Der Zentralrat der Juden verlangt ebenfalls Konsequenzen: "Bei jedem, der das Morden durch die Hamas auf deutschen Straßen bejubelt und aus diesem Anlass Süßigkeiten verteilt, muss geprüft werden, welche Konsequenzen durch den Rechtsstaat gezogen werden", erklärte der Verband. Die muslimischen Verbände in Deutschland hätten es "leider versäumt, sich hierzu und zum Krieg in Israel klar zu positionieren".
Israels Botschafter: "Jetzt muss Berlin aufwachen"
Der israelische Botschafter in Deutschland, Ron Prosor, hatte die Aktion ebenfalls kritisiert. Samidoun verteile Süßigkeiten und feiere damit öffentlich die Ermordung israelischer Zivilisten,. "Jetzt muss Berlin aufwachen, damit Samidoun Berlin nicht zu einem zweiten Gaza macht", sagte Prostor.

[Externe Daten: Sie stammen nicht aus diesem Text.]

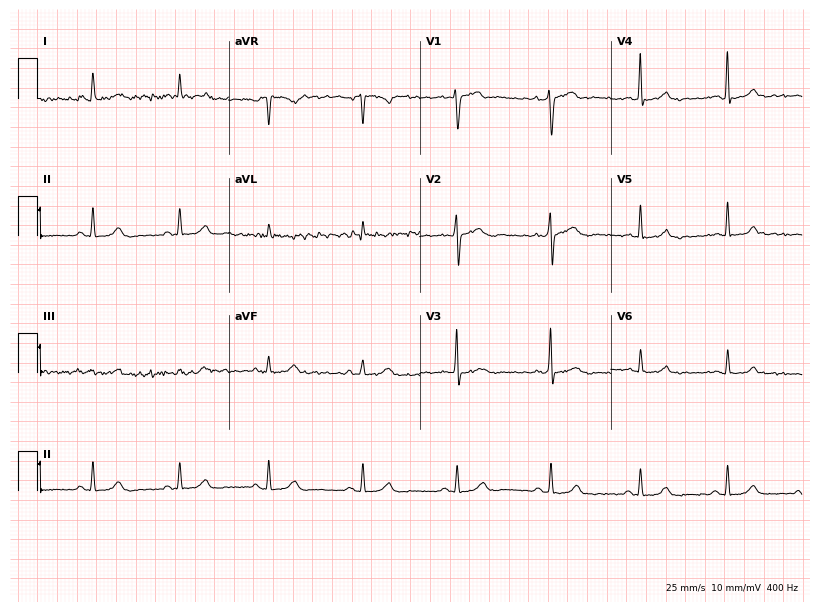
ECG — a female patient, 41 years old. Screened for six findings — first-degree AV block, right bundle branch block, left bundle branch block, sinus bradycardia, atrial fibrillation, sinus tachycardia — none is recorded. Only these six findings were labelled.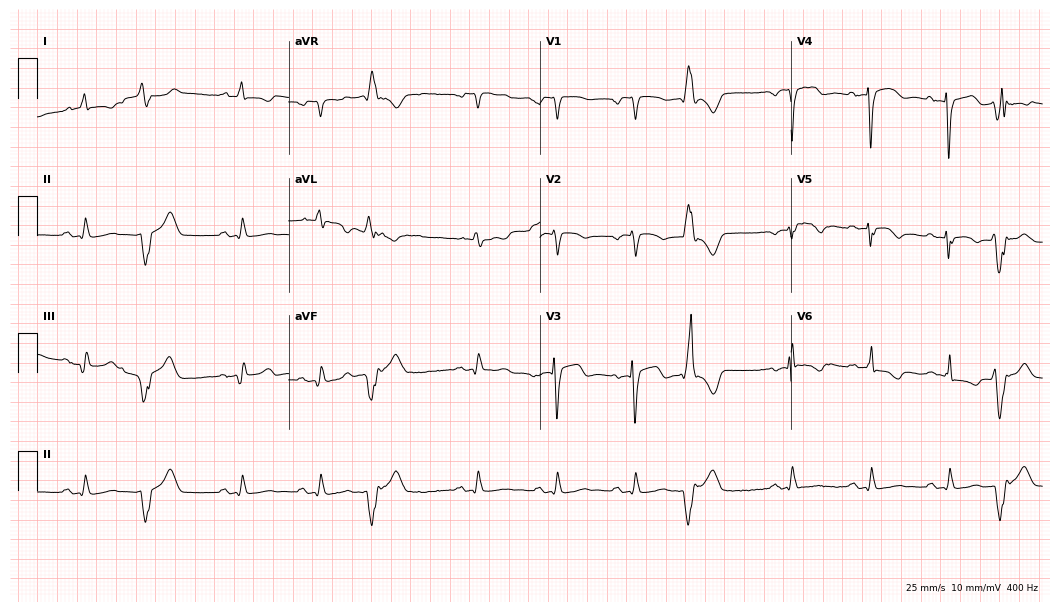
Standard 12-lead ECG recorded from an 80-year-old male patient. None of these six findings is recorded: first-degree AV block, right bundle branch block, left bundle branch block, sinus bradycardia, atrial fibrillation, sinus tachycardia.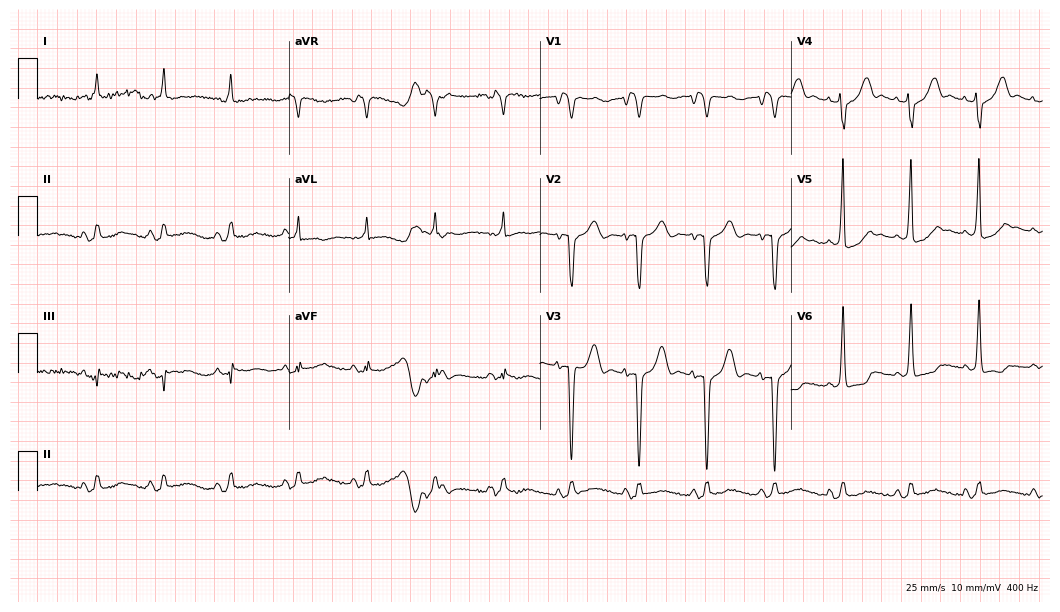
Resting 12-lead electrocardiogram (10.2-second recording at 400 Hz). Patient: a male, 57 years old. None of these six findings is recorded: first-degree AV block, right bundle branch block, left bundle branch block, sinus bradycardia, atrial fibrillation, sinus tachycardia.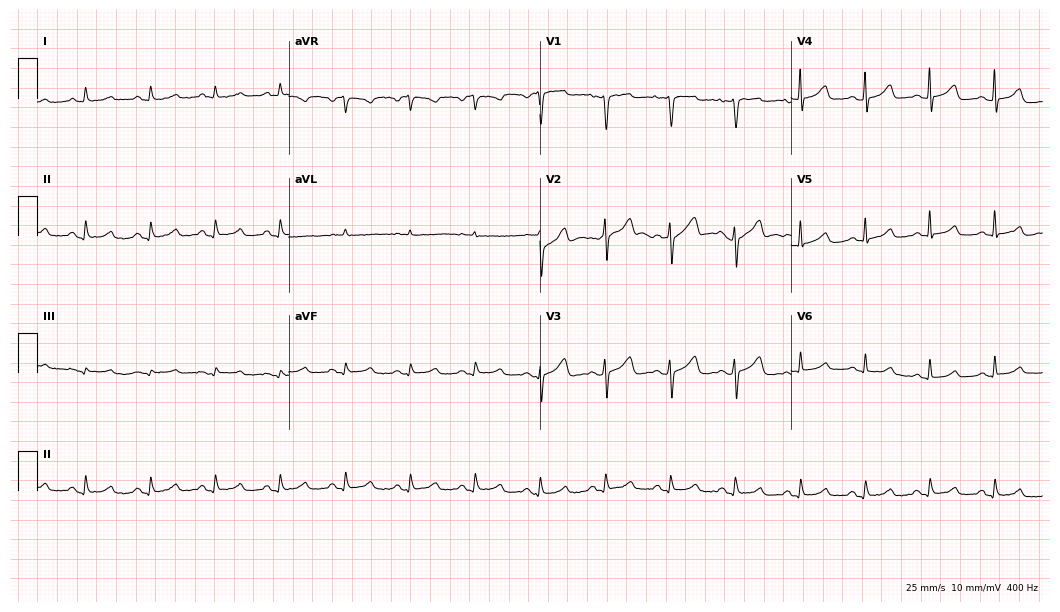
Resting 12-lead electrocardiogram (10.2-second recording at 400 Hz). Patient: a 63-year-old female. Read as a normal ECG.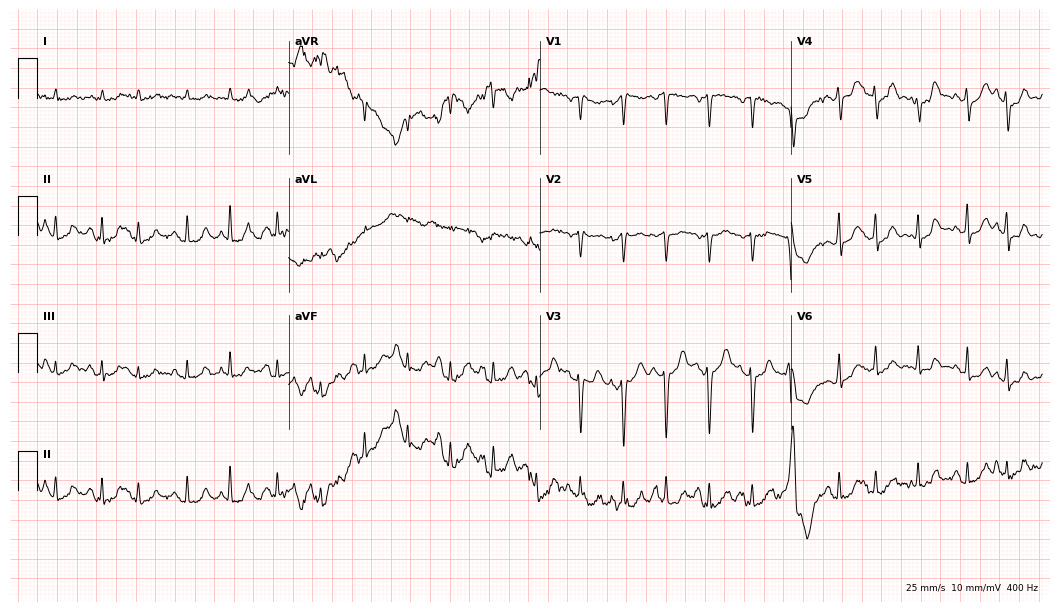
12-lead ECG from a male, 80 years old. Shows sinus tachycardia (a sinus rate of 100 beats per minute or more).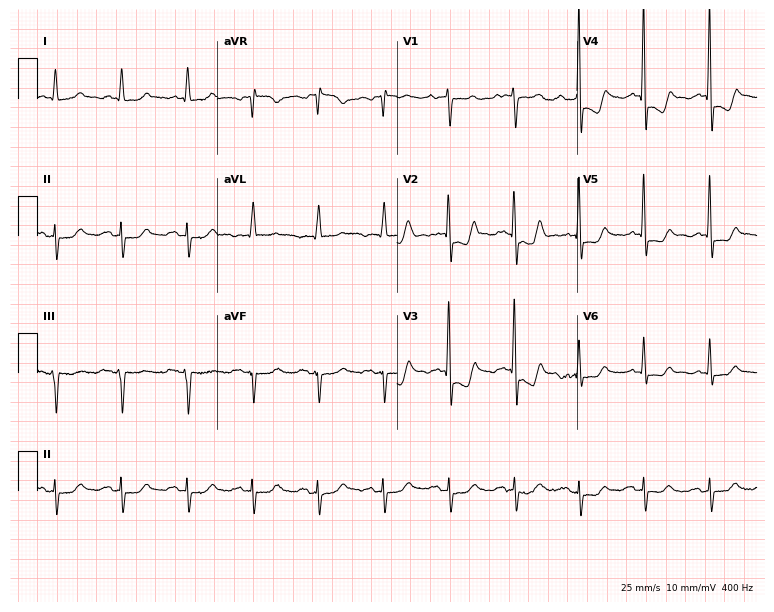
12-lead ECG from an 80-year-old female (7.3-second recording at 400 Hz). No first-degree AV block, right bundle branch block (RBBB), left bundle branch block (LBBB), sinus bradycardia, atrial fibrillation (AF) or sinus tachycardia recorded for this tracing.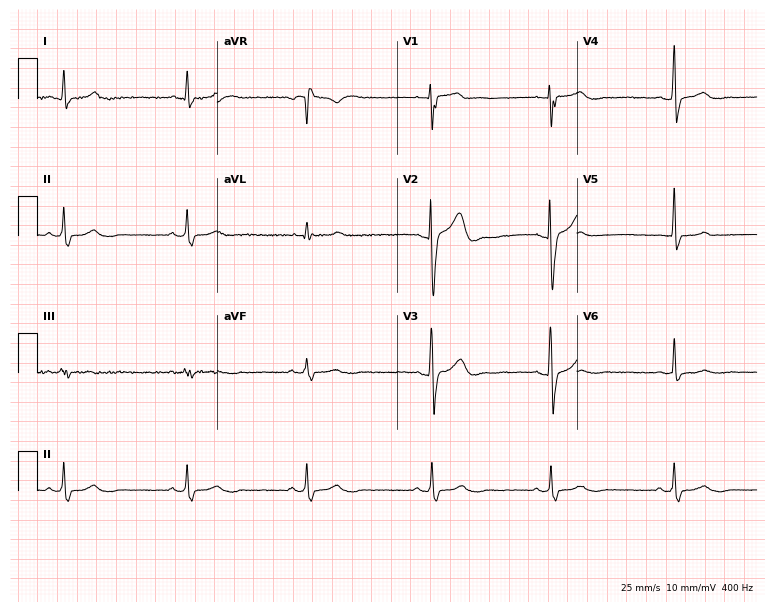
12-lead ECG from a 27-year-old male (7.3-second recording at 400 Hz). Shows sinus bradycardia (a sinus rate of 50 beats per minute or less).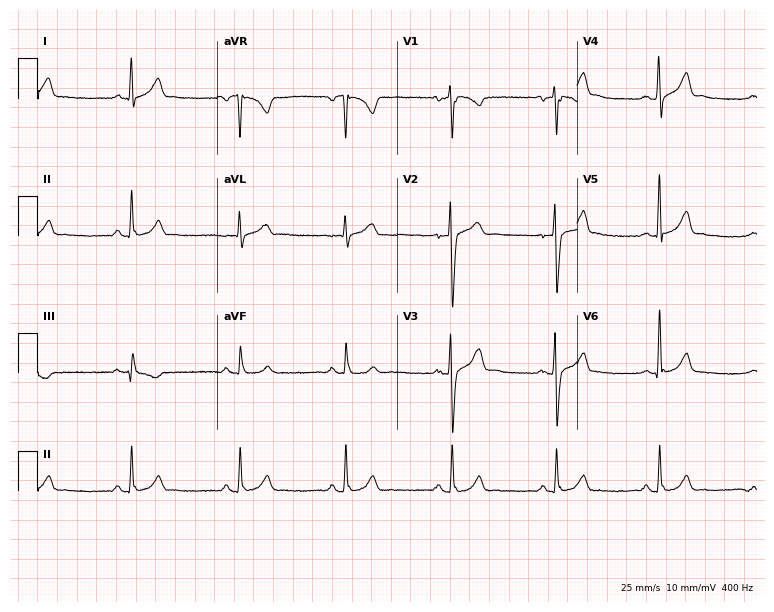
Standard 12-lead ECG recorded from a male patient, 31 years old (7.3-second recording at 400 Hz). Read as a normal ECG.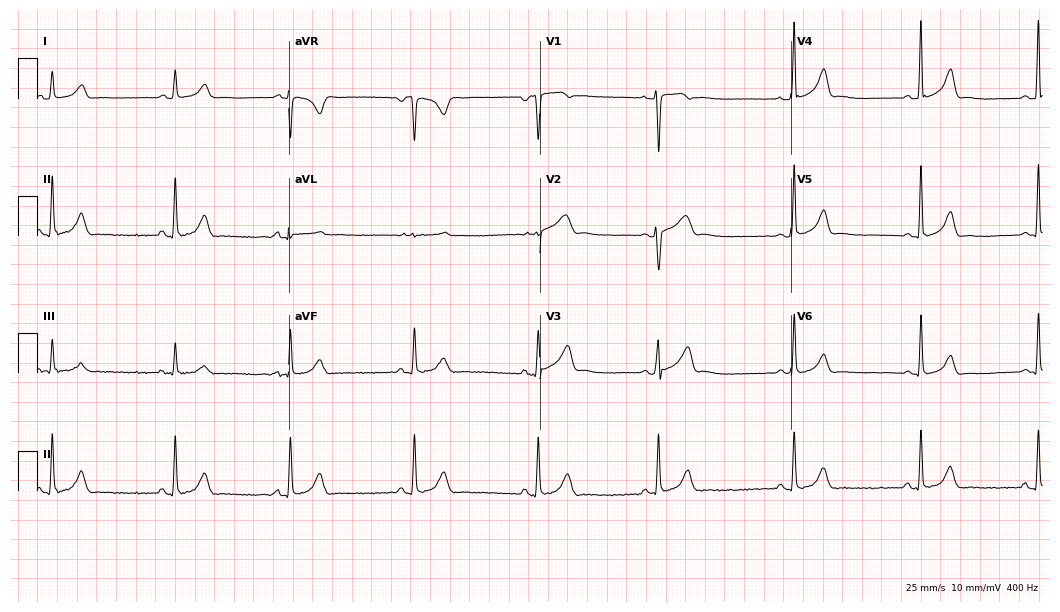
Standard 12-lead ECG recorded from a woman, 24 years old. Read as a normal ECG.

Die Präsidentin des Zentralkomitees der deutschen Katholiken (ZdK), Irme Stetter-Karp, sagte, es sei "wichtig, ein ganz besonderes Augenmerk" auf die Sicherheit jüdischer Mitbürgerinnen und Mitbürger in Deutschland zu richten. "Was im Nahen Osten geschieht, geht uns alle an", sagte sie. Es habe neben Solidaritätsbekundungen mit Israel "schrecklicherweise auch Demonstrationen des Hohns und der Verachtung Israels" gegeben, das beunruhige sie tief.